──────── Data provided

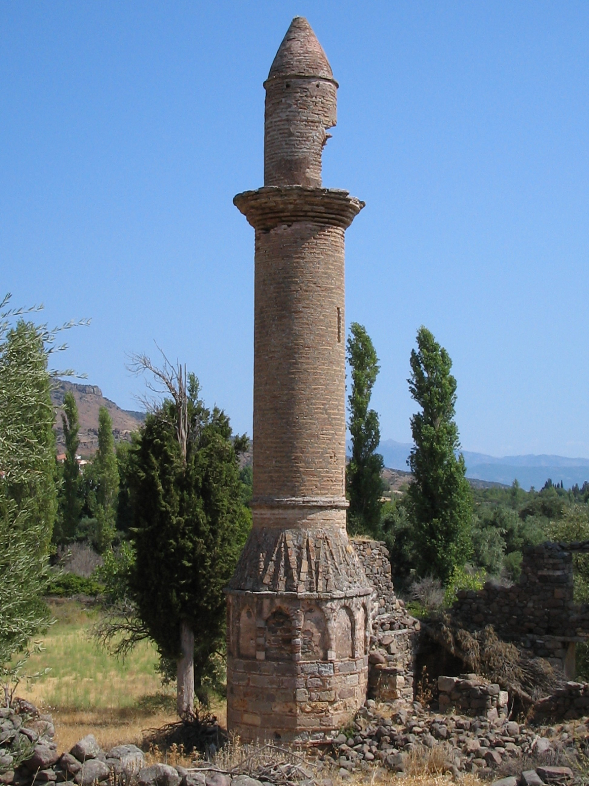 Minaret in Paraklia, Lesbos, Greece
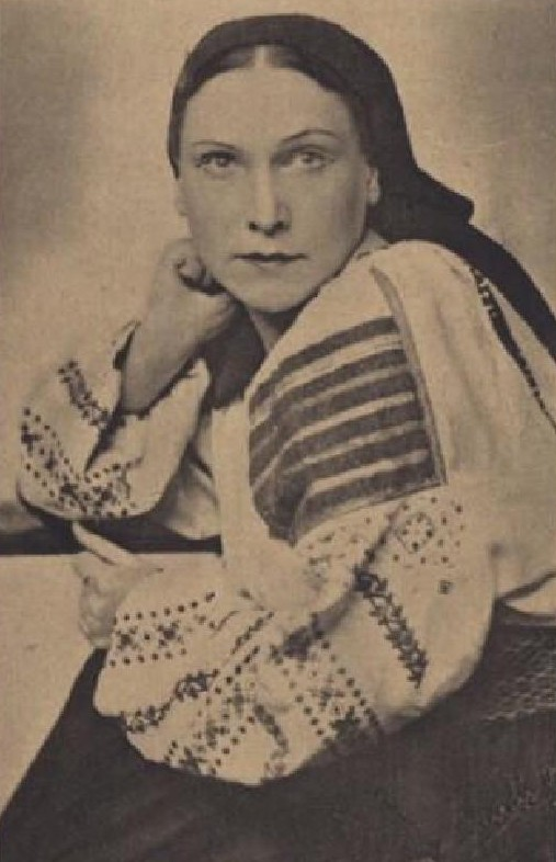 Oľga Borodáčová (1899-1986), slovenská herečka
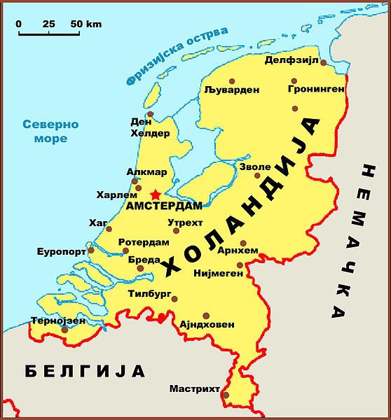 Аутор: Саша Костић Мапа Холандије Licensing

────────────────

The data above, line by line: transcribe it exactly and drop the pictures.

 Minaret in Paraklia, Lesbos, Greece
 Oľga Borodáčová (1899-1986), slovenská herečka
 Аутор: Саша Костић Мапа Холандије Licensing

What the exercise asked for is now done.